Rezension zu "Im Jahr des Affen" von Patti Smith

Nicht nur Scherben der Liebe
Brivor einem Monat

Das Jahr des Affen 2016 – für Patti Smith eines voller Abschiede, Verluste, politisch-gesellschaftlicher und ökologischer Befürchtungen und dennoch ein Jahr, dem sie durch die ihr eigene Art, das Leben in Kunst zu verwandeln auch Positives abgewinnen kann. Und das Beste daran: Daraus wurde ein großartiges Buch, das uns Leser*innen mit auf die Reise nimmt, ganz nah und direkt.

Ein Buch wie ein Traum, bei dem man nie so genau weiß, was Realität, was Fiktion, was realer oder fiktiver Traum war oder ist und der einem Gefühle vermittelt, die selbst nach dem Aufwachen noch extrem real vorhanden sind. Manchmal nebulös mit unklarer Sicht aber nicht direkt verwirrend, eher spannend und auf jeden Fall einnehmend und poetisch. Patti Smith ist eine großartige Beobachterin mit der wunderbaren Gabe, uns ihre Eindrücke durch ihre Kunst mitten ins Herz zu schicken:


„Ich saß auf der niedrigen Steinmauer und sah zu, wie in der Ferne die Lichter des WOW erloschen. Als wollten sie antworten, erschienen die Sterne nacheinander am Himmel, weit weg und ewig präsent.“

Am Neujahrstag des Jahres 2016 beginnt Patti Smith die Reise, die sie ursprünglich gemeinsam mit ihrem Freund Sandy Pearlman antreten wollte. Kurz vor dem Beginn des neuen chinesichen Jahres, des Jahres des Affen. Sandy liegt derweilen nach einer plötzlichen Hirnblutung im Koma. Die traditionell zum Jahresende absolvierten Konzerte im Fillmore in San Francisco finden dieses Mal ohne ihn im Publikum statt. Und so begibt sich Patti ohne ihn nach Santa Cruz ins Dream Motel.

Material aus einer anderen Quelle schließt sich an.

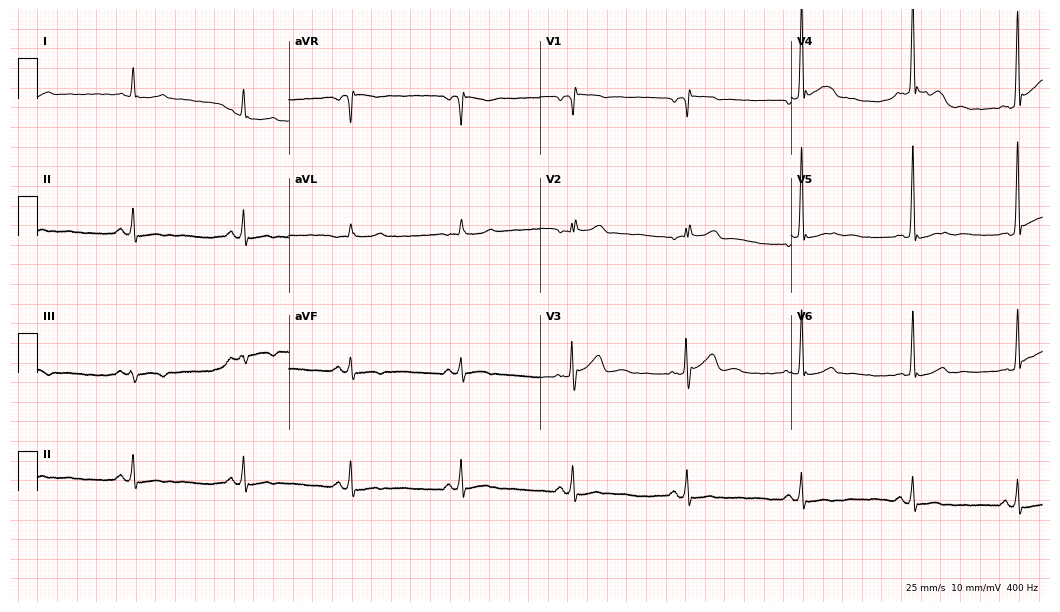
Standard 12-lead ECG recorded from a 43-year-old male patient (10.2-second recording at 400 Hz). Read as a normal ECG.
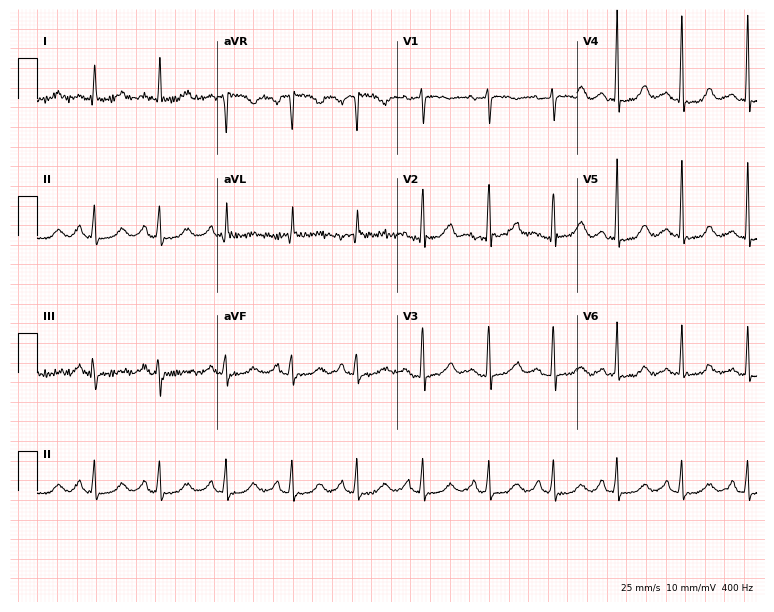
ECG — a female, 62 years old. Screened for six findings — first-degree AV block, right bundle branch block (RBBB), left bundle branch block (LBBB), sinus bradycardia, atrial fibrillation (AF), sinus tachycardia — none is recorded. Findings outside these six are not listed.
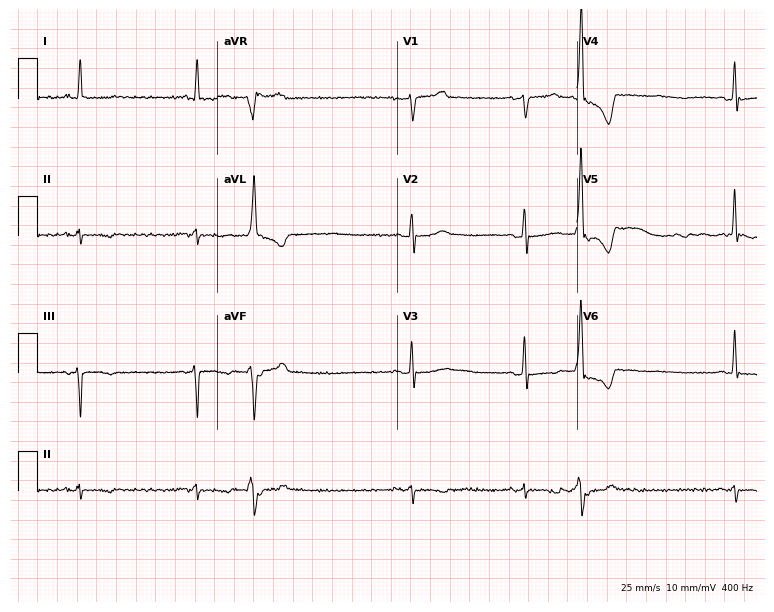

„Ohne Kaffee setzte ich mich auf eine Bank vor dem Café und ging noch einmal die Ränder der vorigen Nacht durch. Es war der letzte von drei aufeinander folgenden Abenden, die wir im Fillmore in San Francisco auftraten, und ich zupfte gerade die Saiten meiner Stratocaster, als sich ein Typ mit fettigem Pferdeschwanz vorbeugte und auf meine Stiefel kotzte. Das letzte Röcheln von 2015, ein Sprühregen von Erbrochenem zur Einführung in das Neue Jahr. Ein gutes oder ein schlechtes Zeichen? In Anbetracht der Weltenlage schwer zu sagen.“

Eigentlich hatte sie sich gemeinsam mit ihrem Bandkollegen Lenny Kaye, als man Sandy bewusstlos aufgefunden und ins Krankenhaus nach Marin County gebracht hatte – es war der Morgen ihres ersten Fillmore Konzerts – vorgenommen, bei ihm zu bleiben, doch es gibt allerlei Verpflichtungen. Wirklich zu tun gibt es nichts für sie im Krankenhaus und kurz nach ihrem Aufbruch nach Santa Cruz reift in ihr die Einsicht, dass es nicht darauf ankommt, am gleichen Ort zu sein, um sich verbunden zu fühlen.

Während die ersten Kapitel von Patti Smiths „Im Jahr des Affen“ manchmal wie eine Fata Morgana zwischen Rückblick und Zukunft, Gewissheit und Hoffnung auf die Leserin erscheinen, bleibt der Eindruck, dass Smith selbst doch immer ganz in der Gegenwart bleibt – dessen gewahr, was aktuell passiert. Einer ihrer engsten Freunde liegt im Koma, ein anderer ist seit längerem schwer und lebensbedrohlich erkrankt und sie selbst nähert sich unausweichlich ihrem 70. Geburtstag, dessen Zahl ihr zumindest surreal vorkommt.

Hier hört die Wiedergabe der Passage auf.